▸ **Directions**:
Please restate the entries verbatim. The copy should hold no pictures.

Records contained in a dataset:
━━━━━━━━━━━━━━━━━━━━━━━━━━━━━━

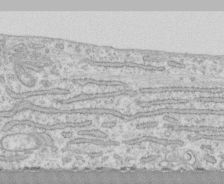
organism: Human
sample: CRL-1474
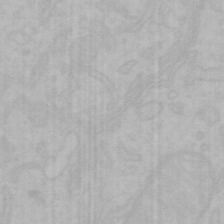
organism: Mouse
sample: Choroid plexus
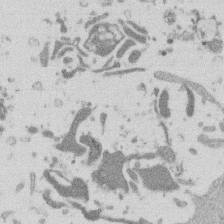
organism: Mouse
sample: Dividing mouse embryo 1 cell stage
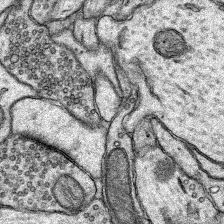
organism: Rat
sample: Hippocampus
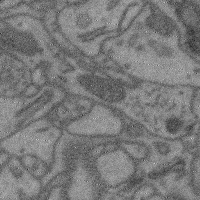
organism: Mouse
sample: Cerebral cortex
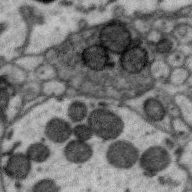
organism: Zebra finch
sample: Brain
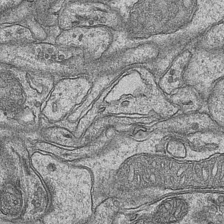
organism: Mouse
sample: CA1 Hippocampus
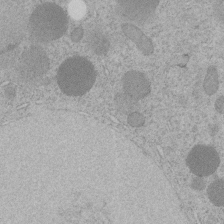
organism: C. elegans
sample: C. elegans embryo early stage
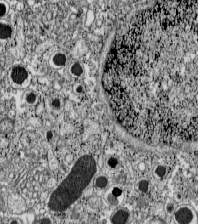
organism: C57BL Mouse
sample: Pancreatic islet
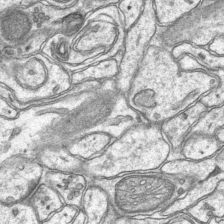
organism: Mouse
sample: CA1 Hippocampus
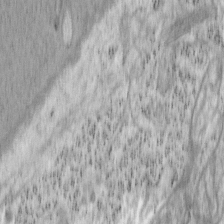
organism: Human
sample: HeLa cells
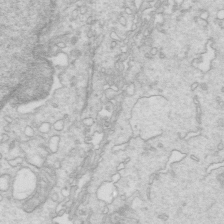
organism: Mouse
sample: Multiciliated cells
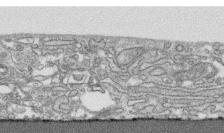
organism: Human
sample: CRL-1474
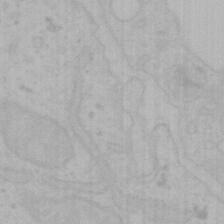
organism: Mouse
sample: Choroid plexus
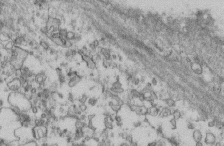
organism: Mouse
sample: Cilia; retinal pigment epithelium
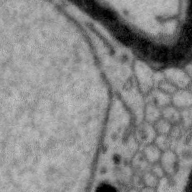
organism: Zebra finch
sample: Brain
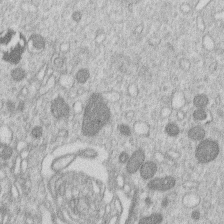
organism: Human
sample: Macrophage cells
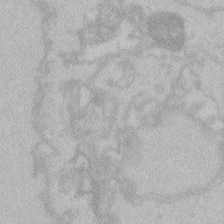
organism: Zebrafish
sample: Macrophage infected with Toxoplasma gondii
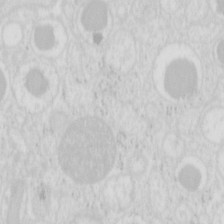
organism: Mouse
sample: Pancreas
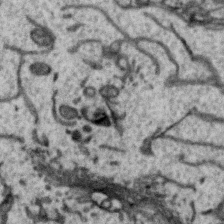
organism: Zebra finch
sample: Brain
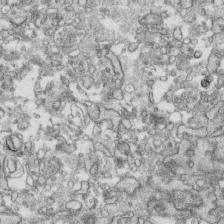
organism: Human
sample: CRL-1474
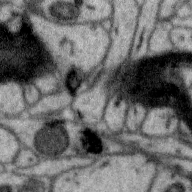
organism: Zebra finch
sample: Brain
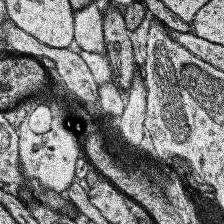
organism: Human
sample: Temporal Lobe
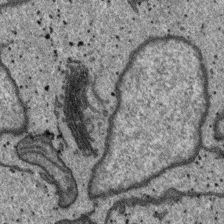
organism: Human
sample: Lung epithelial cells, uninfected (mock) control
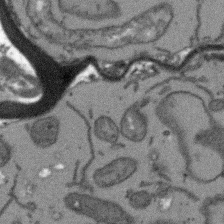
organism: Arabidopsis thaliana
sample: Root tip
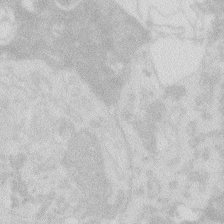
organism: Zebrafish
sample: Macrophage
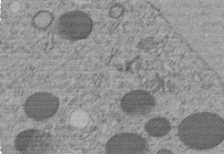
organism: C. elegans
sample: C. elegans embryo early stage
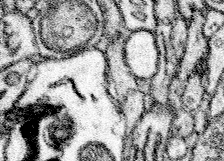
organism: Mouse
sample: Somatosensory cortex neuropil
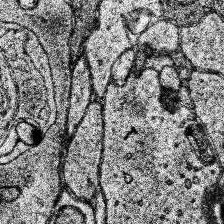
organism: Human
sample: Temporal Lobe
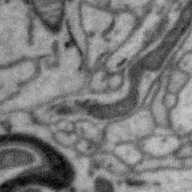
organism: Zebra finch
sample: Brain
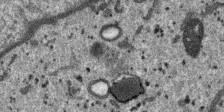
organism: Human
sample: Lung epithelial cells infected with SARS-CoV-2
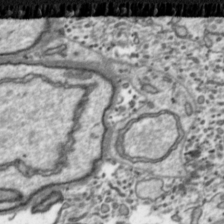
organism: Toxoplasma gondii
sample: Parasites in a vacuole inside a host cell

━━━━━━━━━━━━━━━━━━━━━━━━━━━━━━

▸ **Solution for this problem**:
organism: Human
sample: CRL-1474
organism: Mouse
sample: Choroid plexus
organism: Mouse
sample: Dividing mouse embryo 1 cell stage
organism: Rat
sample: Hippocampus
organism: Mouse
sample: Cerebral cortex
organism: Zebra finch
sample: Brain
organism: Mouse
sample: CA1 Hippocampus
organism: C. elegans
sample: C. elegans embryo early stage
organism: C57BL Mouse
sample: Pancreatic islet
organism: Mouse
sample: CA1 Hippocampus
organism: Human
sample: HeLa cells
organism: Mouse
sample: Multiciliated cells
organism: Human
sample: CRL-1474
organism: Mouse
sample: Choroid plexus
organism: Mouse
sample: Cilia; retinal pigment epithelium
organism: Zebra finch
sample: Brain
organism: Human
sample: Macrophage cells
organism: Zebrafish
sample: Macrophage infected with Toxoplasma gondii
organism: Mouse
sample: Pancreas
organism: Zebra finch
sample: Brain
organism: Human
sample: CRL-1474
organism: Zebra finch
sample: Brain
organism: Human
sample: Temporal Lobe
organism: Human
sample: Lung epithelial cells, uninfected (mock) control
organism: Arabidopsis thaliana
sample: Root tip
organism: Zebrafish
sample: Macrophage
organism: C. elegans
sample: C. elegans embryo early stage
organism: Mouse
sample: Somatosensory cortex neuropil
organism: Human
sample: Temporal Lobe
organism: Zebra finch
sample: Brain
organism: Human
sample: Lung epithelial cells infected with SARS-CoV-2
organism: Toxoplasma gondii
sample: Parasites in a vacuole inside a host cell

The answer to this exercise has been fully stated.